Prototype Updated 7/21/2024
pythonsimulation

Overview

VIRTUE is an experimental framework for building a multimodal personal assistant that feels more like a “character” than a utility. It combines large language models, speech recognition, high‑quality text‑to‑speech, a device integration layer, and real‑time visualizations into a single loop: listen → understand → act → speak → visualize.

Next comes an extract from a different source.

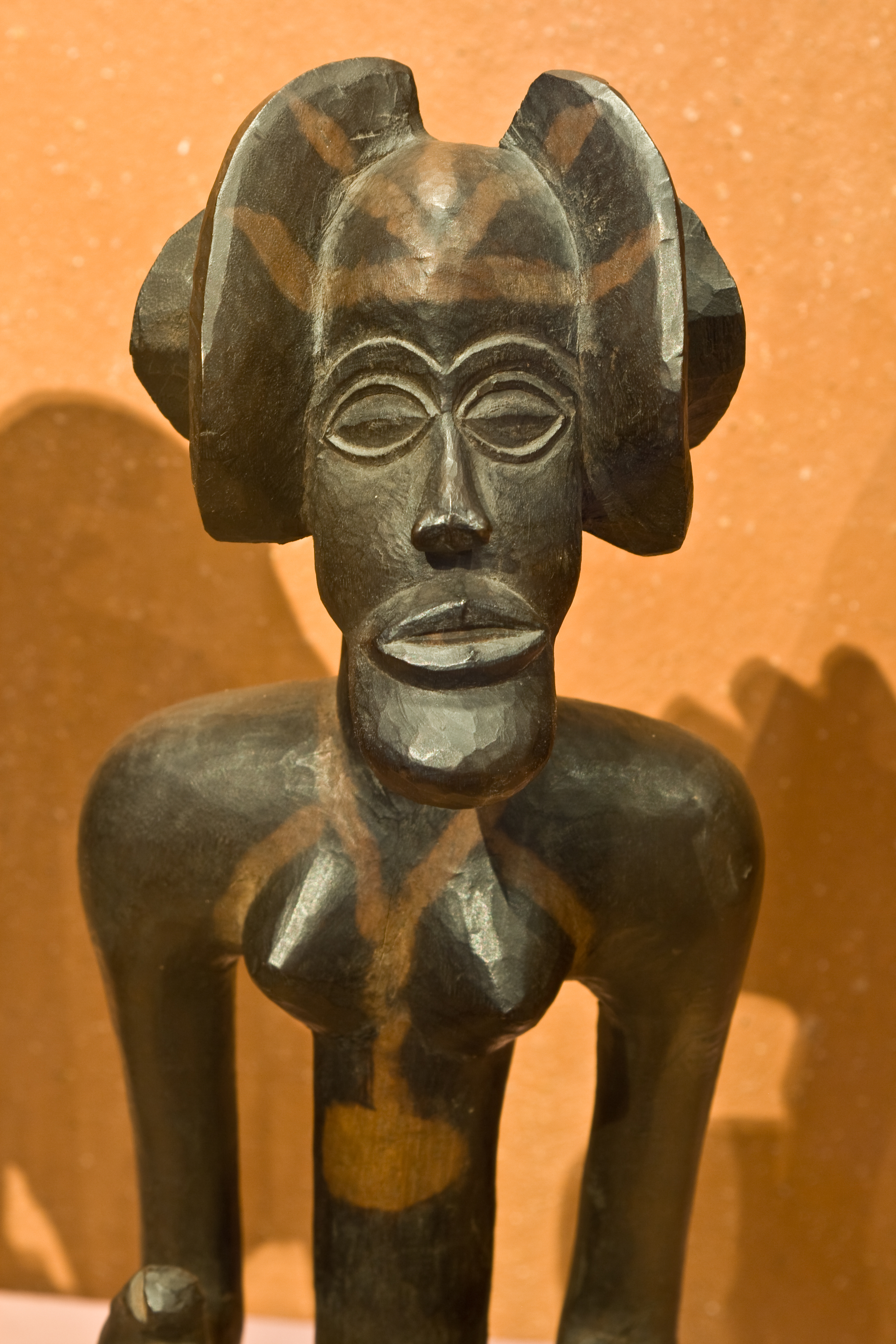 Chokwebeelden (A-11025, A-11026) Tropenmuseum - Chokwebeeld
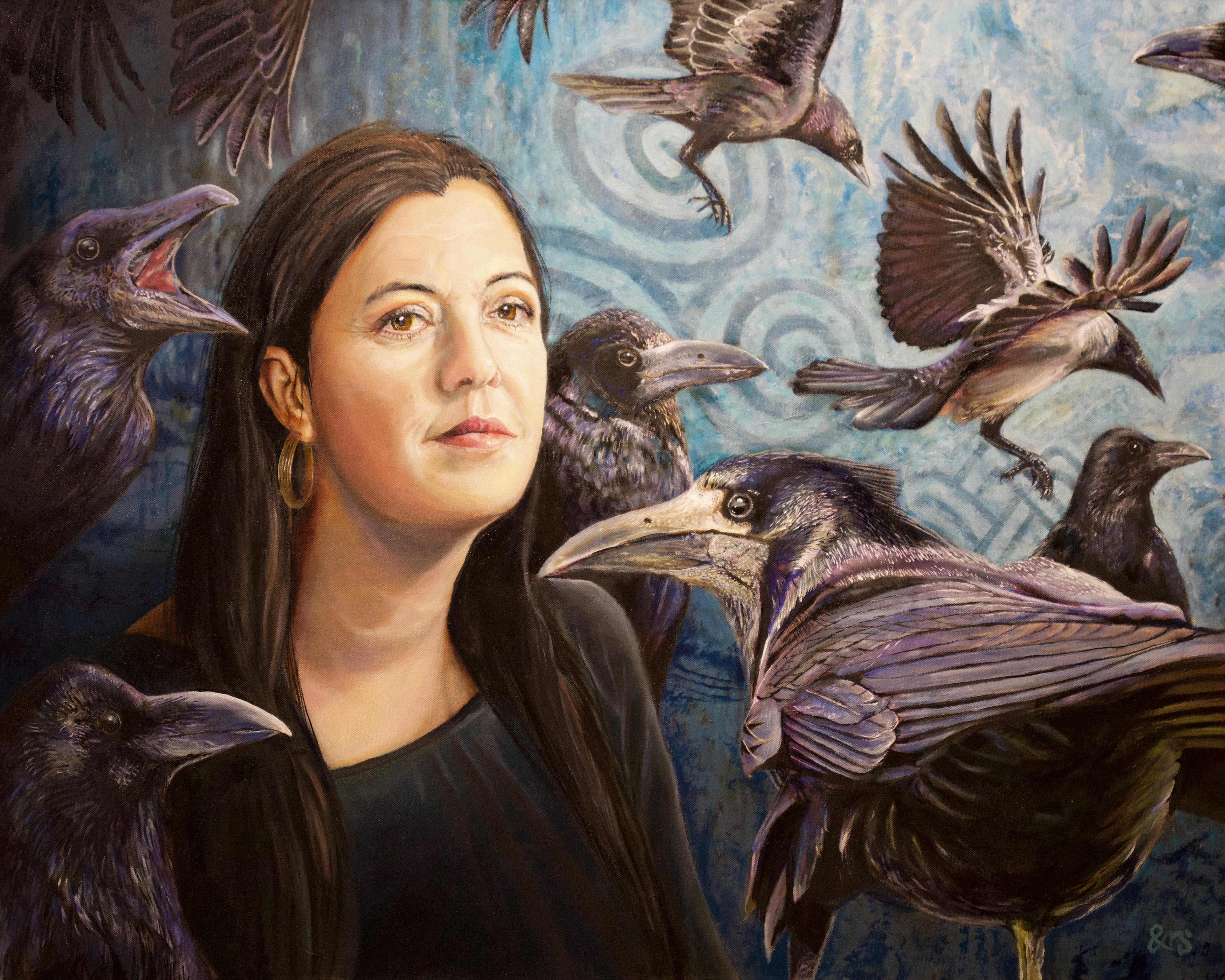 Foto af Portrætmaleriet #8E, (Mette Finderup), Akryl og olie på lærred 100x80cm, 2018, anders dyhr.

The project currently focuses on:

  • A pluggable “core” system for different assistants/voices.
  • A LINKER layer for connecting the core to external devices and APIs.
  • A desktop‑style assistant with audio I/O, visual feedback, and optional eye‑contact triggering via webcam.

Role & Context

I designed and built VIRTUE end‑to‑end as a personal project to explore:

  • How far I could push the OpenAI Assistants API with real tool calling.
  • How to wrap LLMs in a repeatable “assistant core” that can swap systems and personalities.
  • How to make a local assistant feel alive with audio‑reactive visualizations and presence cues.

I was responsible for:

  • Overall architecture and system design.
  • Implementing the LINKER device/API integration layer.
  • Implementing the OpenAI core wrapper and tool‑calling flow.
  • Building the audio pipeline (PyAudio + Google STT + ElevenLabs/Google TTS).
  • Creating the visualization system with pygame.
  • Prototyping various triggers (keyboard, wake word, and webcam eye‑contact).

Tech Stack

  • Python
  • OpenAI Assistants API
  • Google Cloud Speech‑to‑Text
  • Google Cloud Text‑to‑Speech (fallback)
  • ElevenLabs TTS
  • PyAudio
  • pygame
  • OpenCV (eye‑contact / face detection)
  • Google Custom Search API
  • LIFX HTTP API
  • dotenv for configuration

Problem

Most consumer “assistants” are either:

  • Thin wrappers around APIs (no real reasoning, limited tools), or
  • Chatbots with no real-world integration, voice, or presence.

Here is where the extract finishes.